If the University humanists ignored the new medium, the New York intellectuals dismissed it with a sneer and a taxonomy of scorn, as in Dwight Macdonald’s cute categories-- lowbrow, middlebrow, and highbrow. In discussing this impasse, Baughman cites one participant in the debate: "Some very respectable critics. . .have argued that the only defensible strategy for the humanist in mass culture to to teach his students to hate it.”

I agreed, and turned to the footnote to see who had said it. I had! In my introduction to a collection of essays, “TV as Art: Some Essays in Criticism” (National Council of Teachers of English, 1966). Roy Danish, head of the Television Information Office, and I had assembled a roster of pro TV critics, ranging from CBS executive George Dessart to Jesus College/ Cambridge blue collar Ph.D. Raymond Williams.

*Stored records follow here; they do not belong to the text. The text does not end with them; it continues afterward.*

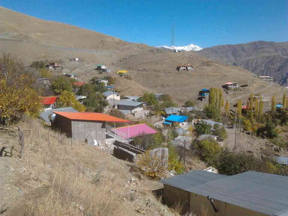 امرودک (تابستان 93)
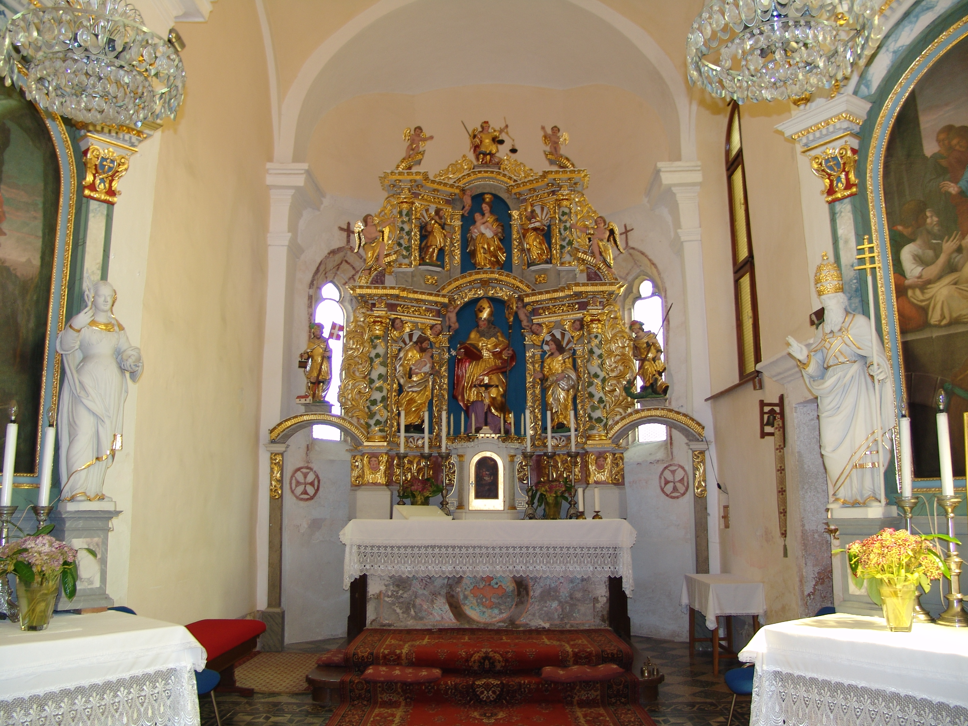 Glavni oltar sv. Urha v cerkvi sv. Urha v Hotemažah
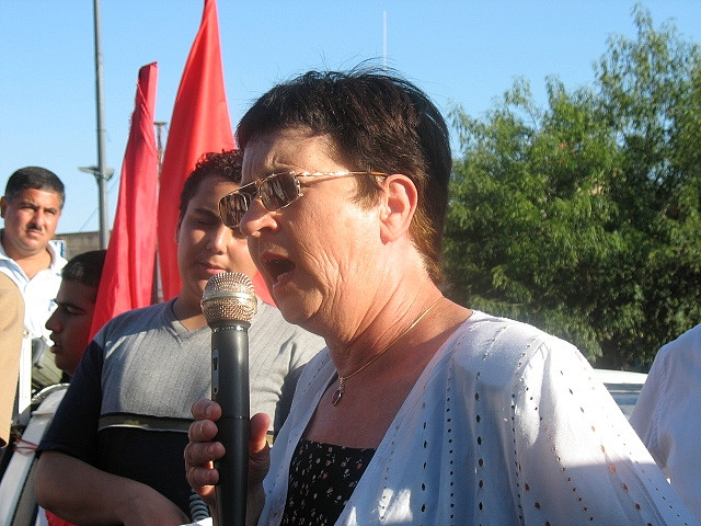 העצרת שקיימה חד"ש ומק"י 08/07/2006 בנצרת. צילום: יואב גולדרינג ואלון לי
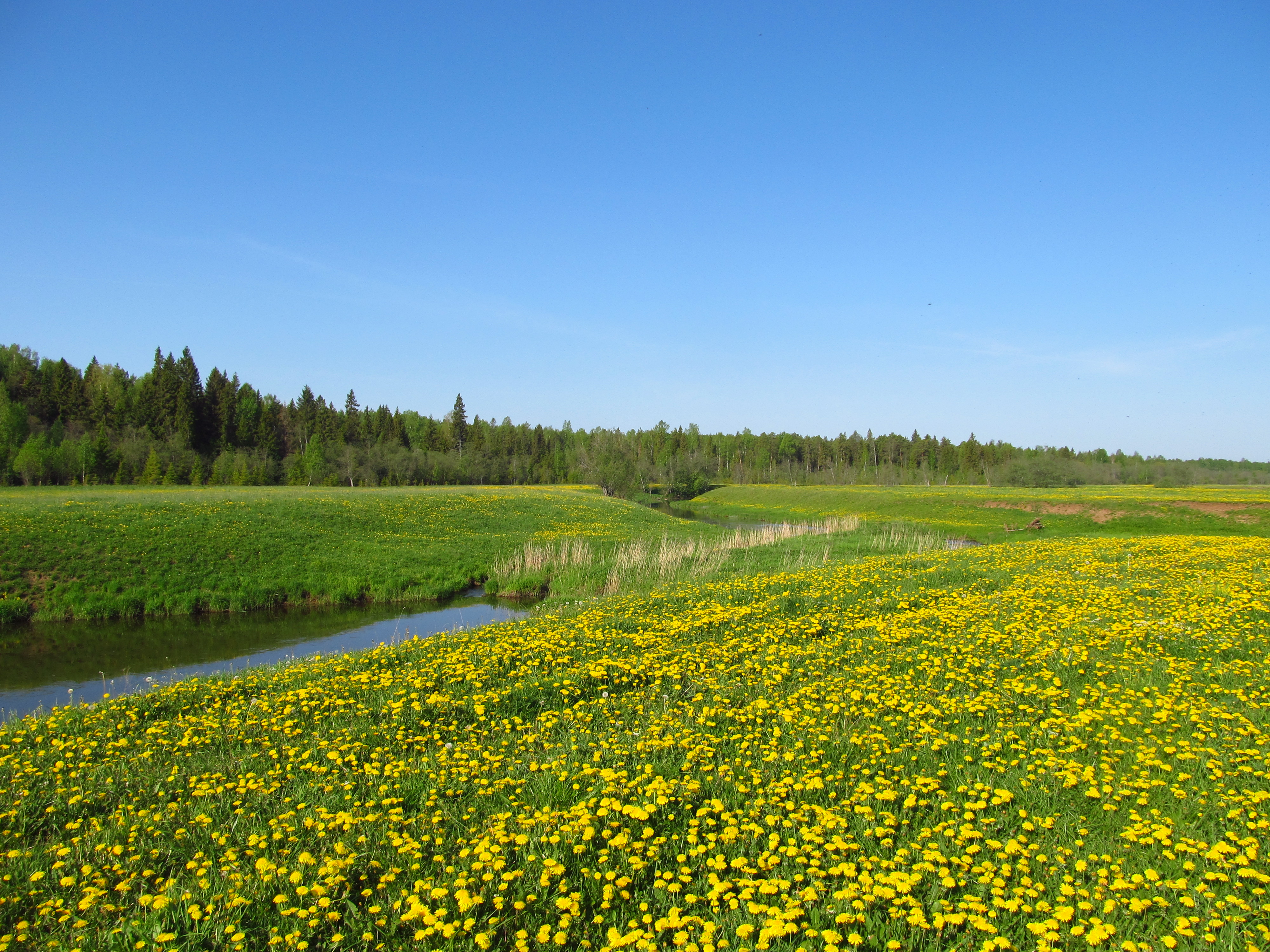 Пойма реки Быстрицы, место рекреации: Д. Шмелиха до оз. Кырмыш в пределах водоохранной зоны,Кумёнский район, Кировская область This image is related to the protected area of Russia number 4310107
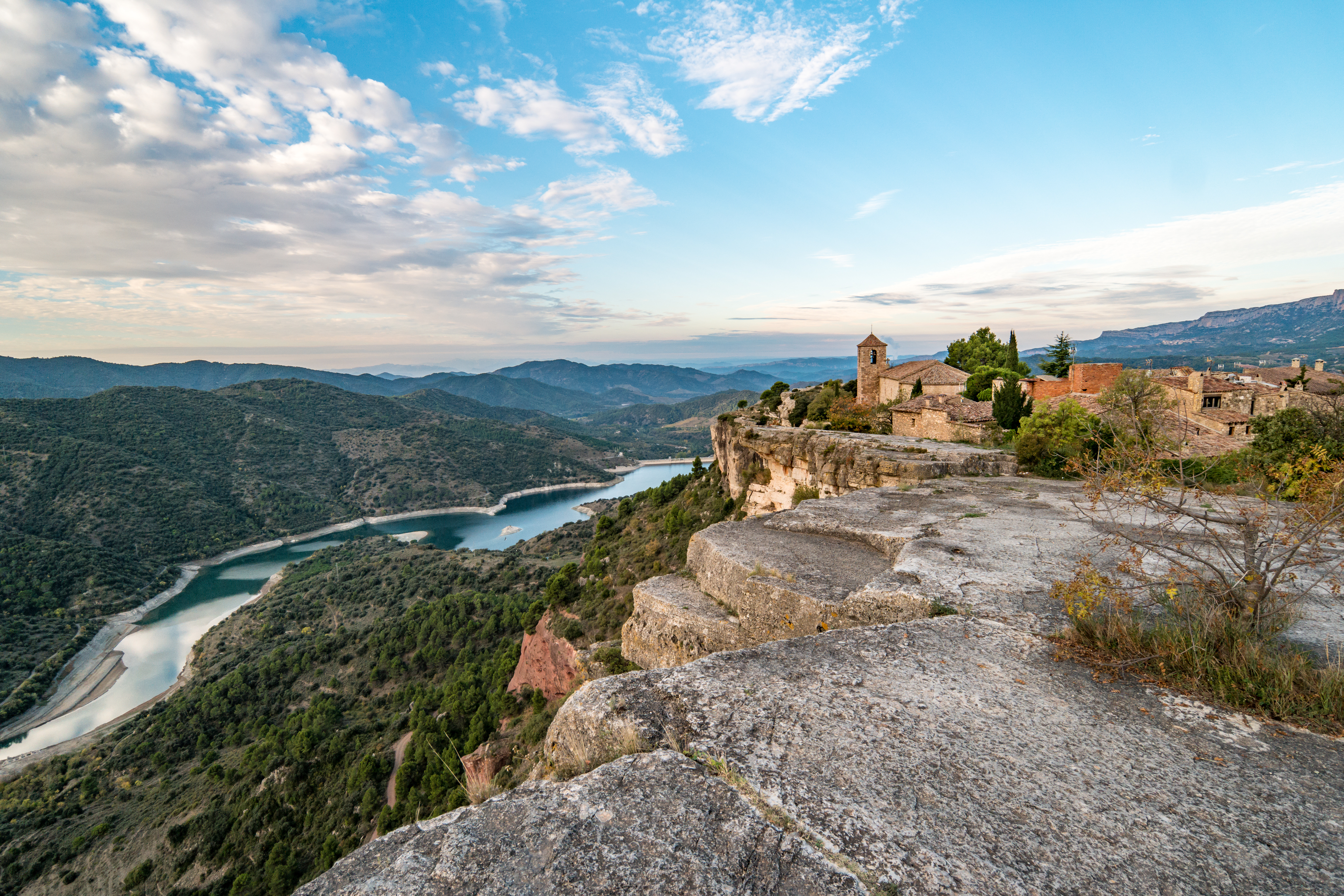 Siurana, Blick auf die Kirche
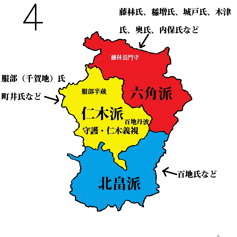 戦国時代 （日本）の伊賀国のおおまかな勢力図です。

Danish pulled out all the stops, when I was teaching in London 1967-8, to help me organize a TV film series at the Royal College of Art, “Twenty Four Hours of Unseen American TV”, which Robert MacNeil and I kicked off on BBC-2’s “Late Night Lineup,” a marvelous innovation which featured a critical commentary on a particular TV event that evening. Needless to say, both Canada and England displayed more maturity in confronting the new medium than ours, even our PBS stations. I’ll never forget when an American filmmaker had to go to Japan to get financing for a film on Allen Ginsberg, with further backup from “Arte”, the German-French TV collaboration.

The U S Office of Education sent me to Europe to find out why even their commercial stations were doing better than our noncommercial ones on the arts. In Border TV in Carlisle, I encountered the Scots poet, Maurice Lindsay, producing prime time documentaries on Bobby Burns as well as Hugh Macdiarmid, whom I had never even heard of before—so blinkered were the New Critics with their covert Anglicanism.

And in Cardiff, the Welsh poet John Ormond showed me how BBC Wales was producing first class documentaries on their own poets. In Dublin, Telefis Eiran touted their new documentary on William Butler Yeats as if they were promoting a football match. It was no mystery why they were doing better than we were. The people running things knew and loved their own arts.